Preventive care prioritized

"What makes a good soup for the common cold are the white part of green onions, ginger and dark brown sugar." This is one of the messages on a public billboard of health tips in Yuanming Village, Weiyuan County in northwest China's Gansu Province.

Such billboards containing information on how to prevent and treat common illnesses, which are maintained and updated by local health authorities in every community in Gansu, are part of the province's year-round program of educating the public on staying healthy.

In 2012, the Chinese Government allocated a total of 238 million yuan ($38 million) to support local governments' similar educational programs, which include public awareness campaigns and lectures.

Chang Cuiqing, Director of the Research Division of Sports Nutrition and Biochemistry of the Peking University No.3 Hospital in Beijing, spends a considerable amount of her time every year touring the country and giving speeches on what to eat to stay healthy.

In 2007, Chang was invited by the China Nutrition Society to participate in the drafting of Chinese People's Dietary Guidelines. "We tried to spread nutritional knowledge with the simplest language and an honest attitude," Chang said.

Chen wrote in the preface of this publication, "The next 10 to 20 years are a strategic period for the shaping of Chinese people's dietary habits. With proper guidance, people will adopt healthy diets and reap the benefits for a long time to come.
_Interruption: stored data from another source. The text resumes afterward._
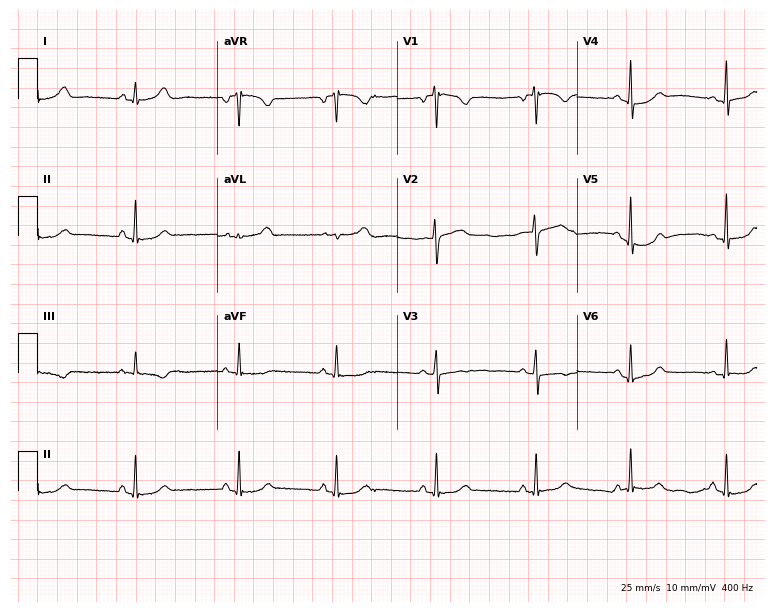
12-lead ECG (7.3-second recording at 400 Hz) from a 44-year-old woman. Labelled as a normal ECG.
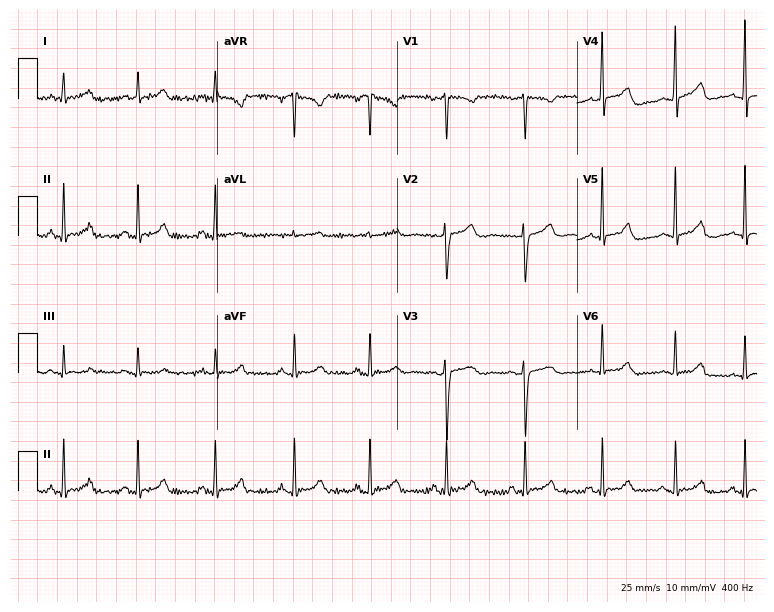
ECG — a female patient, 37 years old. Labelled as a normal ECG.
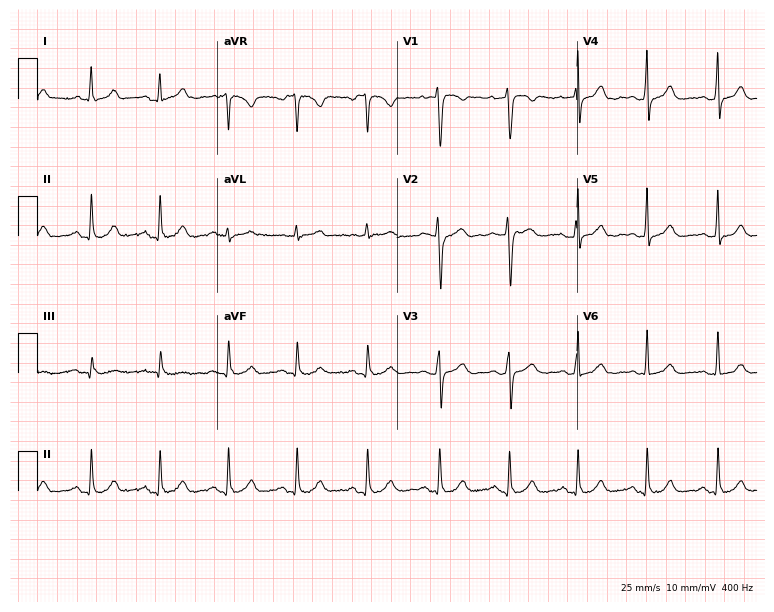
Electrocardiogram (7.3-second recording at 400 Hz), a female, 42 years old. Overall reading on record: normal ECG.
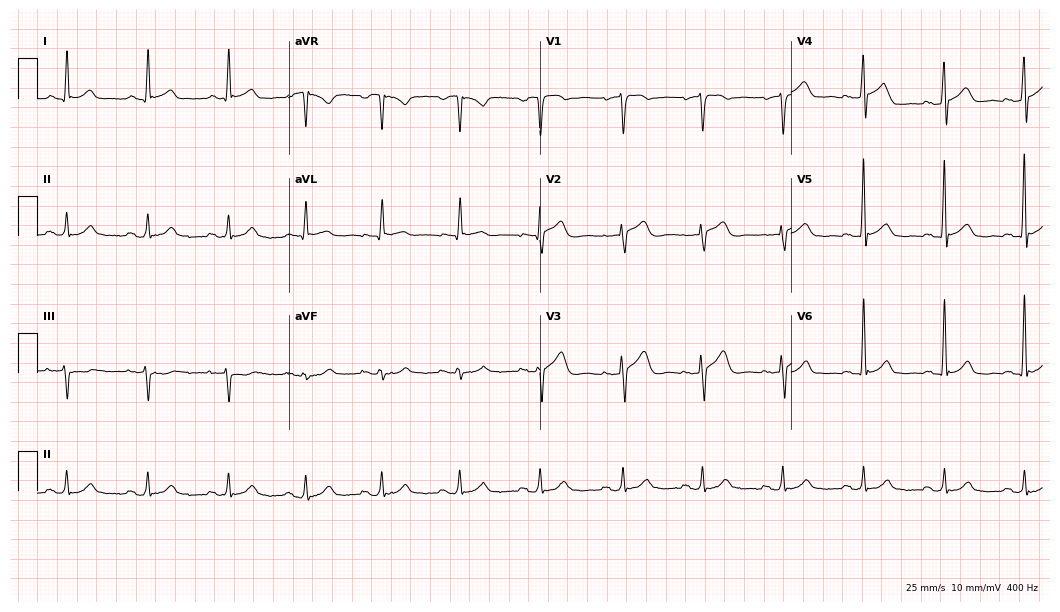
ECG — a male patient, 64 years old. Labelled as a normal ECG.
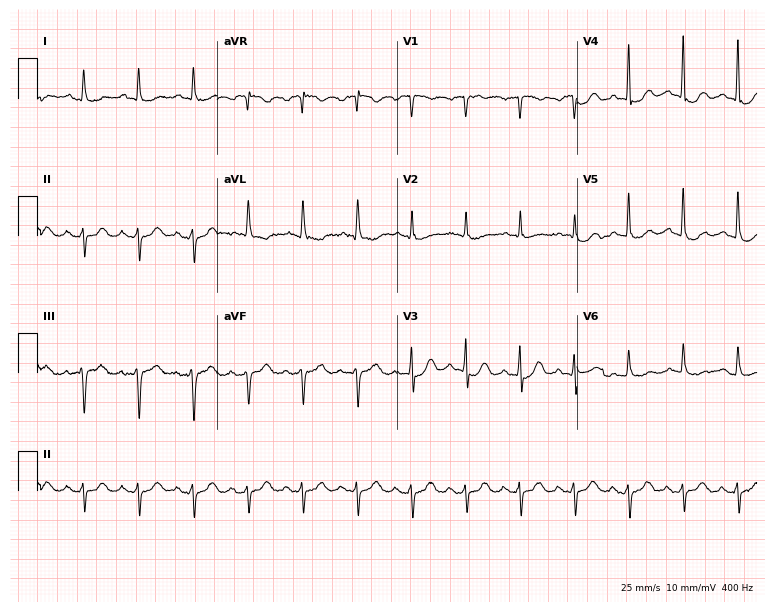
12-lead ECG (7.3-second recording at 400 Hz) from a 78-year-old man. Findings include sinus tachycardia (a sinus rate of 100 beats per minute or more).

If not, the health of several generations of people will be put at stake and the increased health care costs will eat up the fruit of economic development."

The Health China 2020 report identified a transformation of development models for China's medical sector from focusing on treating diseases to preventing them.

Preventive care is where the strength of traditional Chinese medicine lies. The State Administration of Traditional Chinese Medicine launched a three-year program on promoting preventive care in 2008, which successfully raised the awareness of disease prevention among the public and medical personnel. Preventive care with traditional Chinese medicine has been listed as a basic health care service in Gansu. The government in Qingdao, east China's Shandong Province, has earmarked 10 yuan ($1.6) per person for medical facilities to give a basic health evaluation of senior citizens over 55 years old based on traditional Chinese medicine.

Many medical experts suggest that the philosophy of traditional Chinese medicine for preventing major diseases is in line with the cost-effective guidelines for China's health care reform.